Змея искусительница, терзающая ее, только недавно успокоившаяся, неожиданно проснулась. Она с шипением приподняла клыкастую пасть, свирепея, завилась тугими кольцами, задергала упругой головой, готовясь к броску. Она еще раз нервно зашипела, заскрежетала шершавыми чешуями о стенки ее живота, выползла из места лежки. Выползла, остановилось на выпуклости ее живота, извиваясь, поползла к наливающимся соком грудям, заползла между ними, клыками вцепилась в твердеющий коричневый левый сосок…
Зайнаб застонала, все больше возбуждаясь, неистово закричала. Утихомирившиеся страсти, все больше разгораясь, пронеслись по ней огнем. Змея, охватывая тугими кольцами грудь, шею руки, живот, завязывала ее в тугой узел. Она своим раздвоенным языком тыкала во все ее чувствительные части тела, возбуждая, доводя ее до экстаза. Кусая шею, туго выпирающие груди, выпуклость пониже живота, она заползала все дальше, в низ живота, между ног. Девушка истомно вскрикнула и застонала. Задышала быстро, с хрипом; она задвигала ногами, всем телом, ей не хватало воздуха. Змея искусительница ласкала Зайнаб, доводила ее до ужасного греха, до умопомрачения. Еще несколько движений и от разгорающихся в ней страстей и истомы, до которой доводила ее змея, она могла лишиться разума и умереть. Змея душила Зайнаб в своих сильных объятиях, вдруг бессовестно приподняла подол ее платья, впилась в ее лобок, низ лобка. Она, кусая ее, впрыскивая яд, все туже сжимала ее в свои объятия, туго растянулась, заползла в ее утробу. Она высасывала животрепещущую влагу из нее капля за каплей…
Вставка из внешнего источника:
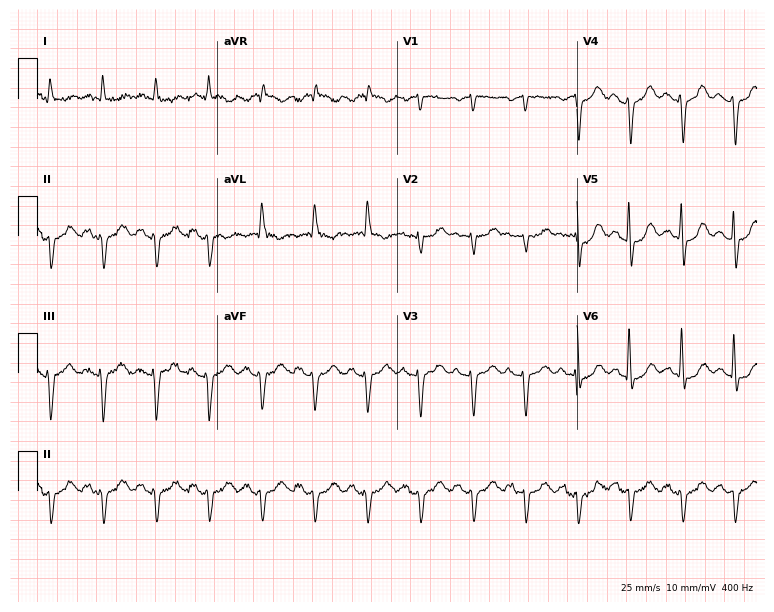
12-lead ECG from a female, 80 years old. Shows sinus tachycardia (a sinus rate of 100 beats per minute or more).

Еще одно мгновение и Зайнаб бросилась бы к ногам Али, прося, чтобы он высвободил ее из удушающих объятий змеи. Она готова была перед ним раздеться догола, броситься в ноги, прося, чтобы он «сорвал с нее мучащий ее запретный цветок». Шаг, еще шаг в его сторону… Сейчас она бросится в его объятия… Но ноги, ставшие ватными, вдруг подкосились, она пошатнулась, запуталась в высокой траве, лицом вниз упала в нее…
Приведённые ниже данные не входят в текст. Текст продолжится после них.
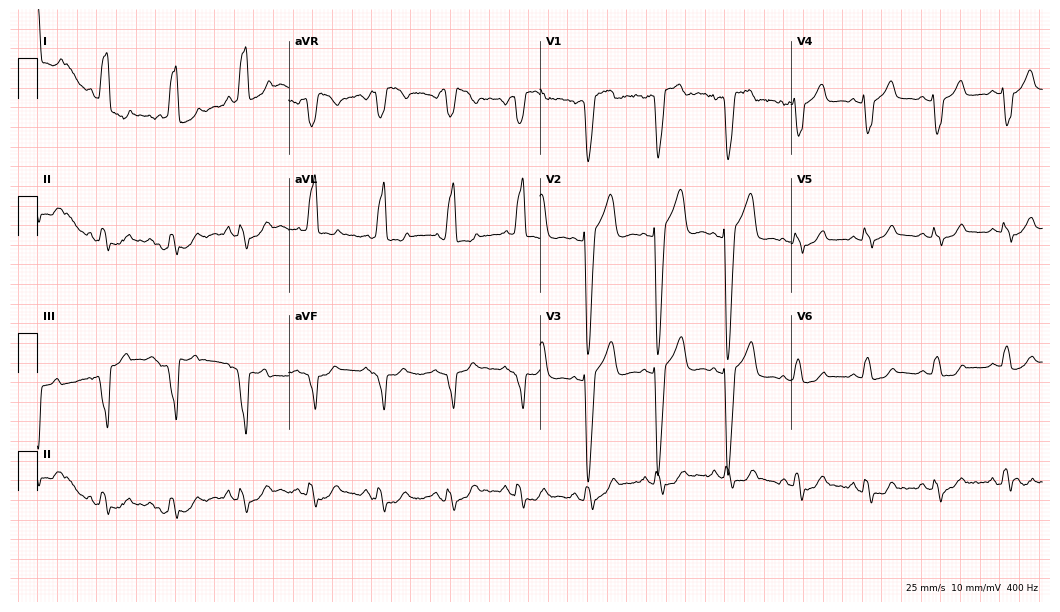
Standard 12-lead ECG recorded from a woman, 79 years old (10.2-second recording at 400 Hz). The tracing shows left bundle branch block.

В это время за Зайнаб неотступно следили другие глаза, похотливые, ненасытные. Видел бы кто сейчас эти глаза! Он превратился в гюрзу, готовую броситься на жертву. Шипел, извивался, со скрежетом терся о чешуи чешуйчатого тела. Становился на хвост, в полтела отрывался от земли, опускался, растягивался, готовясь к решающему броску. Вместе с чешуйчатым телом к мученице трубочкой тянулись бескровные уста, беззубые, зловонные, плюющие ядом.
* * *
Это существо шесть лет неотступно вело наблюдение за своей жертвой. Оно ждало своего часа, удобного случая, чтобы напасть и впиться в ее плоть ненасытным жалом, присосаться к ней жаждущими крови губами. Шесть лет это упругое скользящее ядоносное чудище ждало своего часа, ждало, чтобы напасть, впрыснуть яда, обездвижить и насладиться своей победой.
Бросок! Чудище обвилось вокруг нее, зажало в кольца объятий. Зайнаб истомно закричала, села, прилагая все усилия тела, приподнялась на ноги. Ей нужно было спешно избавляться от удушающих объятий змея искусителя и немедленно удалиться от грешного места. Оглянулась, но глаза покрылись мраком, она, словно в бреду, поплелась к реке, упала в воду. Она бессознательно кричала, ругалась, с себя срывала, стаскивала что-то мерзкое, скользкое.